Don Diego de Alvarado Huanitzin (or Panitzin) was a 16th-century Nahua noble. A grandson of Axayacatl, Nephew of tlatoani Moctezuma II. He was initially the tlatoani (ruler) of Ecatepec before becoming tlatoani of Tenochtitlan, as well as its first governor under the colonial Spanish system of government.

Biography

Early positions
He was initially the tlatoani (ruler) of Ecatepec before becoming tlatoani of Tenochtitlan, as well as its first governor under the colonial Spanish system of government. He had been designated governor (tlatoani) of Ecatépec  by Moctezuma, in the year 2 Técpatl after the death of Chimalpilli the former tlatoani. Moctezuma was already prisoner of Cortés in Tenochtitlan, the people of Ecatepec accepted him as their ruler and hid him along with his mother.

Captivity and baptism
After the fall of Tenochtitlan, he was one of the five Aztec lords held captive by Cortés along with Cuauhtemoc, the cihuacohuatl Tlacotzin,  Oquiztzin, and Motelchiuhtzin. Along them he was also tortured, with his feet burned, because of the gold lost by the Spaniards when they had to flee Tenochtitlan.

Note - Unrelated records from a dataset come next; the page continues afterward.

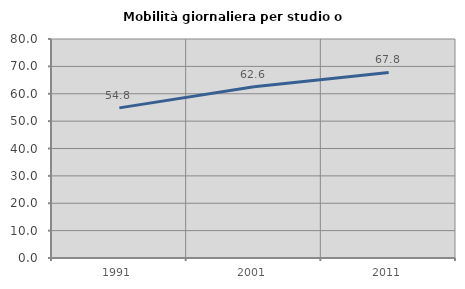
| Category | Mobilità giornaliera per studio o lavoro |
|---|---|
| 1991.0 | 54.836 |
| 2001.0 | 62.578 |
| 2011.0 | 67.769 |
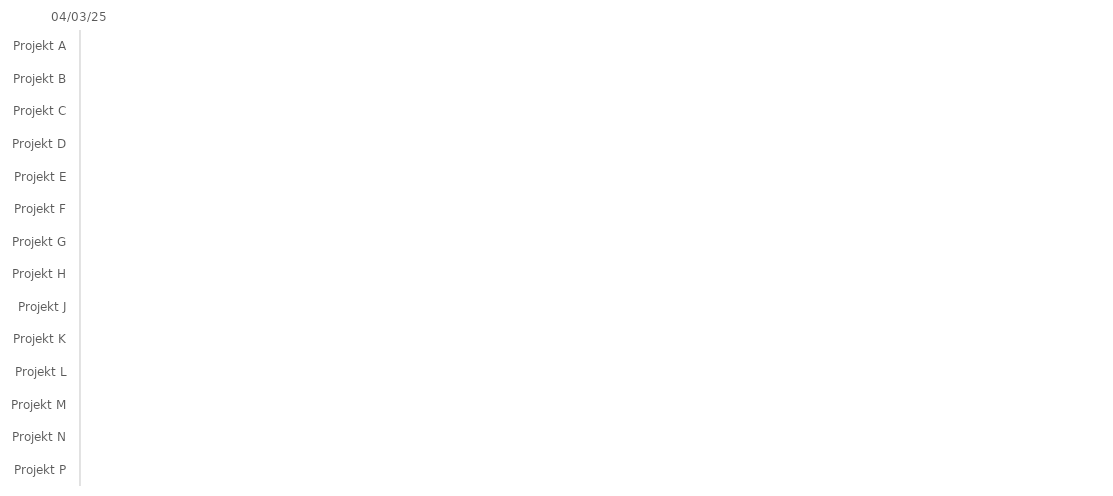
| Category | BEGINNEN | Dauer |
|---|---|---|
| Projekt A |  | 0 |
| Projekt B |  | 0 |
| Projekt C |  | 0 |
| Projekt D |  | 0 |
| Projekt E |  | 0 |
| Projekt F |  | 0 |
| Projekt G |  | 0 |
| Projekt H |  | 0 |
| Projekt J |  | 0 |
| Projekt K |  | 0 |
| Projekt L |  | 0 |
| Projekt M |  | 0 |
| Projekt N |  | 0 |
| Projekt P |  | 0 |
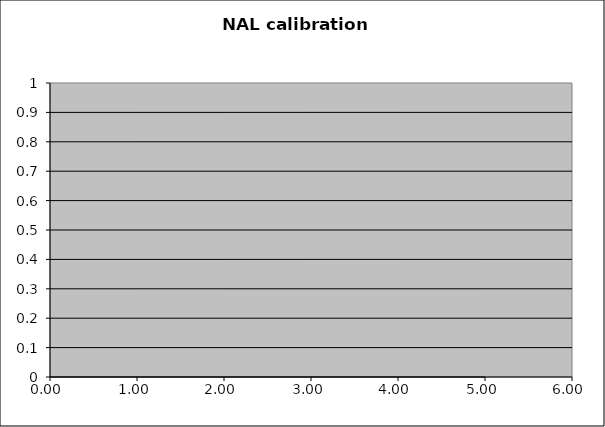
| Category | Series 0 |
|---|---|
| 5.0 | 0 |
| 2.5 | 0 |
| 1.25 | 0 |
| 0.625 | 0 |
| 0.3125 | 0 |
| 0.15625 | 0 |
| 0.0 | 0 |
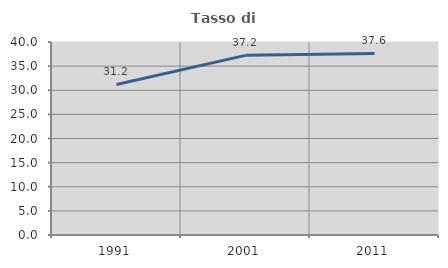
| Category | Tasso di occupazione   |
|---|---|
| 1991.0 | 31.206 |
| 2001.0 | 37.234 |
| 2011.0 | 37.634 |
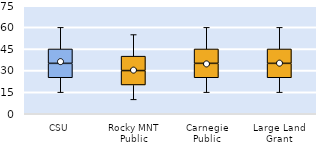
| Category | 25th | 50th | 75th |
|---|---|---|---|
| CSU | 25 | 10 | 10 |
| Rocky MNT Public | 20 | 10 | 10 |
| Carnegie Public | 25 | 10 | 10 |
| Large Land Grant | 25 | 10 | 10 |
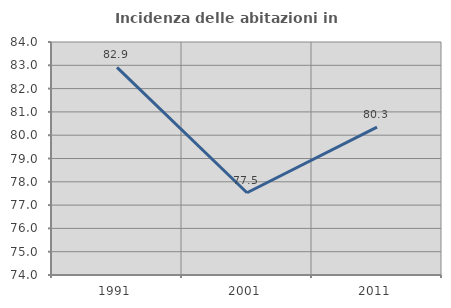
| Category | Incidenza delle abitazioni in proprietà  |
|---|---|
| 1991.0 | 82.91 |
| 2001.0 | 77.531 |
| 2011.0 | 80.347 |
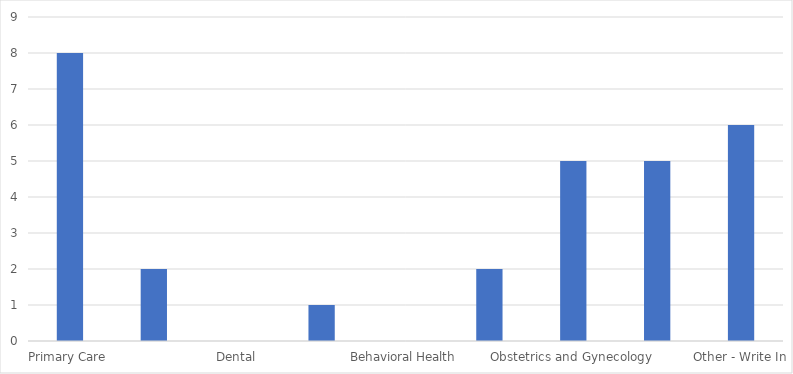
| Category | Number of Responses |
|---|---|
| Primary Care | 8 |
| Pediatrics | 2 |
| Dental | 0 |
| Preventative Medicine | 1 |
| Behavioral Health | 0 |
| Surgery | 2 |
| Obstetrics and Gynecology | 5 |
| Public Health | 5 |
| Other - Write In | 6 |
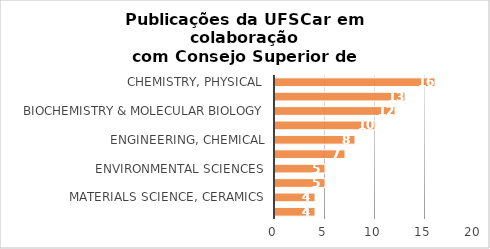
| Category | # Records |
|---|---|
| chemistry, physical | 16 |
| biotechnology & applied microbiology | 13 |
| biochemistry & molecular biology | 12 |
| materials science, multidisciplinary | 10 |
| engineering, chemical | 8 |
| ecology | 7 |
| environmental sciences | 5 |
| microbiology | 5 |
| materials science, ceramics | 4 |
| metallurgy & metallurgical engineering | 4 |
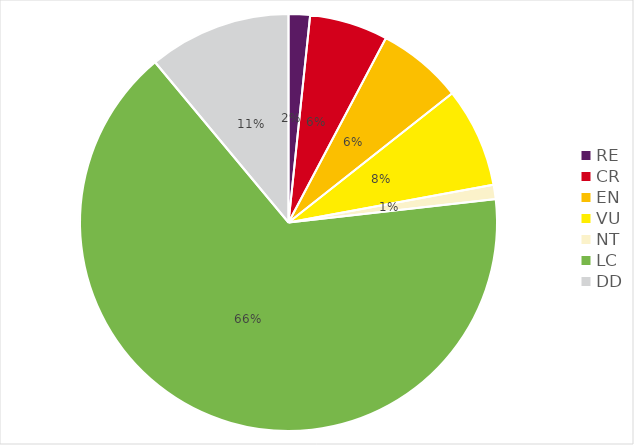
| Category | RE |
|---|---|
| RE | 0.017 |
| CR | 0.061 |
| EN | 0.066 |
| VU | 0.077 |
| NT | 0.011 |
| LC | 0.657 |
| DD | 0.11 |
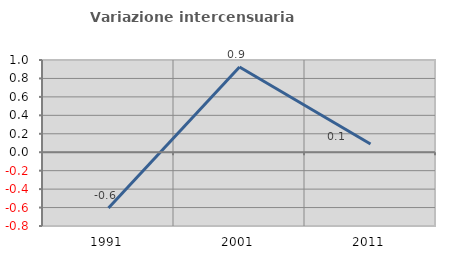
| Category | Variazione intercensuaria annua |
|---|---|
| 1991.0 | -0.604 |
| 2001.0 | 0.923 |
| 2011.0 | 0.089 |
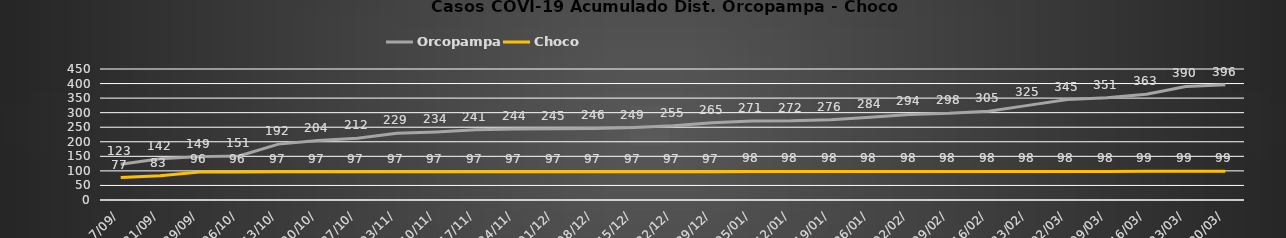
| Category | Orcopampa | Choco |
|---|---|---|
| 7/09/ | 123 | 77 |
| 21/09/ | 142 | 83 |
| 29/09/ | 149 | 96 |
| 06/10/ | 151 | 96 |
| 13/10/ | 192 | 97 |
| 20/10/ | 204 | 97 |
| 27/10/ | 212 | 97 |
| 03/11/ | 229 | 97 |
| 10/11/ | 234 | 97 |
| 17/11/ | 241 | 97 |
| 24/11/ | 244 | 97 |
| 01/12/ | 245 | 97 |
| 08/12/ | 246 | 97 |
| 15/12/ | 249 | 97 |
| 22/12/ | 255 | 97 |
| 29/12/ | 265 | 97 |
| 05/01/ | 271 | 98 |
| 12/01/ | 272 | 98 |
| 19/01/ | 276 | 98 |
| 26/01/ | 284 | 98 |
| 02/02/ | 294 | 98 |
| 09/02/ | 298 | 98 |
| 16/02/ | 305 | 98 |
| 23/02/ | 325 | 98 |
| 02/03/ | 345 | 98 |
| 09/03/ | 351 | 98 |
| 16/03/ | 363 | 99 |
| 23/03/ | 390 | 99 |
| 30/03/ | 396 | 99 |
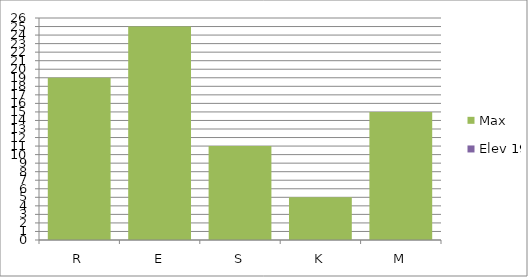
| Category | Max | Elev 19 |
|---|---|---|
| R | 19 | 0 |
| E | 25 | 0 |
| S | 11 | 0 |
| K | 5 | 0 |
| M | 15 | 0 |
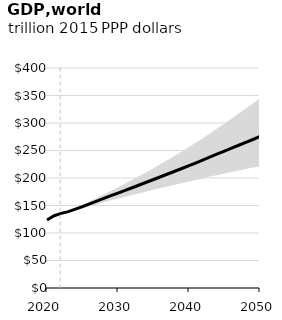
| Category | Series 6 |
|---|---|
| 2020.0 | 123687.473 |
| 2021.0 | 131383.879 |
| 2022.0 | 135646.549 |
| 2023.0 | 138770.701 |
| 2024.0 | 143314.675 |
| 2025.0 | 148120.786 |
| 2026.0 | 153004.877 |
| 2027.0 | 157935.631 |
| 2028.0 | 162923.446 |
| 2029.0 | 167798.174 |
| 2030.0 | 172547.488 |
| 2031.0 | 177341.583 |
| 2032.0 | 182265.888 |
| 2033.0 | 187277.642 |
| 2034.0 | 192292.746 |
| 2035.0 | 197274.167 |
| 2036.0 | 202262.728 |
| 2037.0 | 207256.284 |
| 2038.0 | 212259.479 |
| 2039.0 | 217284.778 |
| 2040.0 | 222455.673 |
| 2041.0 | 227694.739 |
| 2042.0 | 232986.337 |
| 2043.0 | 238325.775 |
| 2044.0 | 243677.734 |
| 2045.0 | 248994.529 |
| 2046.0 | 254263.452 |
| 2047.0 | 259527.135 |
| 2048.0 | 264781.801 |
| 2049.0 | 270023.975 |
| 2050.0 | 275354.579 |

Huanitzin was baptized with the Spanish Christian name Diego, and took the surname de Alvarado from his baptismal sponsor — probably Pedro de Alvarado or one of his brothers, whose uncle with whom they came to America was named Diego de Alvarado.

Governor of Tenochtitlan 
Cortés took Huanitzin along with many other indigenous rulers in his travel to Honduras. He was spared from execution when Cuauhtemoc was hanged by Cortés along with Tetlepanquetzatzin, tlatoani of Tlacopan and don Pedro Cohuanacochtzin. After the return of Cortés, Huanitzin was released and returned as Tlatoani of Ecatepec, where he ruled 14 years.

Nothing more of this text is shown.